The Rhumb Line for Great Lakes Sailing is clear: to provide a comprehensive listing of ports around the Great Lakes basin and articles that cover a broad range of topics of interest to sailors.

The purpose of Rhumb Line is to keep you up-to-date with new additions to Great Lakes Sailing in a brief, easy-to-scan and concise manner. I value not only your interest but also your time.

June 2014    New at Great Lakes Sailing

1. Five new Port Reviews have been added.

2. Completely revamped maps of each Great Lake

3. A Directory of 50+ interesting museums and places of interest around the Great Lakes.

1. New Ports

(a). Trenton, ON is the southern terminus of the Trent-Severn Waterway. The Trent Canal as it is more commonly called connects Lake Ontario with Georgian Bay. Power and sail boats routinely make this journey, passing through some absolutely beautiful countryside. Home also to Canada's largest air force base, it is a relaxing stop-over for cruising sailors. What many do not know is that during World War 1, Tenton was home to a huge war munitions factory. In fact, with over 100 buildings covering some 2,000 acres, it was the largest munitions factory in the British Commonwealth. In the dying days of the war, the plant blew up (these things somehow seem inevitable) and the resulting explosion damaged houses miles away. Click here to visit Trenton, ON

(b).
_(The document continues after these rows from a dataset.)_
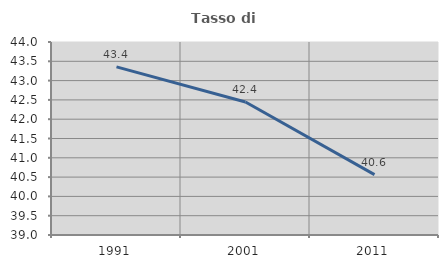
| Category | Tasso di occupazione   |
|---|---|
| 1991.0 | 43.356 |
| 2001.0 | 42.444 |
| 2011.0 | 40.565 |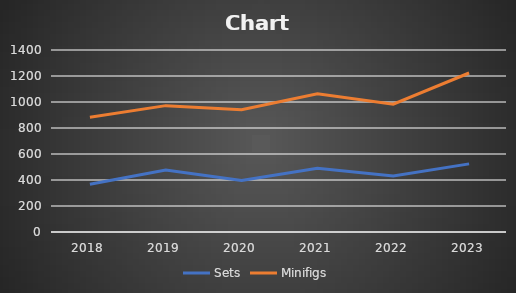
| Category | Sets | Minifigs |
|---|---|---|
| 2018.0 | 368 | 883 |
| 2019.0 | 476 | 972 |
| 2020.0 | 397 | 941 |
| 2021.0 | 490 | 1064 |
| 2022.0 | 431 | 983 |
| 2023.0 | 524 | 1223 |

Port Hope, ON is located on the north coast of Lake Ontario, at the mouth of the Ganaraska River. In the 1790's, United Empire Loyalists fleeing from the newly-independent United States, began to settle in the area. Called variously Smith's Creek and Toronto(!), the community was incorporated in 1834 as Port Hope.

A significant aspect of Port Hope is its superbly well-preserved architecture. Port Hope is considered to have the finest 19th century streetscape in all of Ontario. The town is also a magnet for antique hunters with some 2 dozen specialty antique shops. Click here to visit Port Hope, ON

(c). Colchester, ON is a small village located approximately 10 nm west of the mouth of the Detroit River. It is a beautiful little community set in the rich farmland of Essex County. Colchester is the southernmost settlement on mainland Canada (on nearly the same line of latitude as Barcelona, Spain). Click here to visit Colchester, ON

(d). Kelleys Island, OH is the largest US island in Lake Erie. Located among the lake Erie Islands at the west end of Lake Erie, it is an outstanding recreational area. Not as hectic or as busy as Put-In-Bay, Kelleys Island has good marina facilities, a fine state park and interesting shops. If you are island hopping across the lake, it is a very good place to overnight or to linger for a few days. Click here to visit Kelleys Island, OH

(e). Michipicoten River mouth, on the northeast coast of Lake Superior, is about 5 mi/8 km from the town of Wawa, ON. This is an important stopover because it is the only location to refuel or re-provision between Sault Ste. Marie and Marathon. The Michipicoten River was a key link in the historic fur trade, connecting Lake Superior to James Bay far to the north. Today, canoeists paddle the route taking 3-4 weeks to arrive at the shores of James Bay

This is magnificent north country. You are a long, long way from the commercial amenities found far to the south but the exchange is truly worth it .Click here to visit Michipicoten River, ON

2. Revised Map for each Great Lake

For quite some time, I have been looking at ways of visually connecting each lake with the various port reviews. In June, I decided to take the plunge and revamp each 'Lake" page. The results are there for all to see.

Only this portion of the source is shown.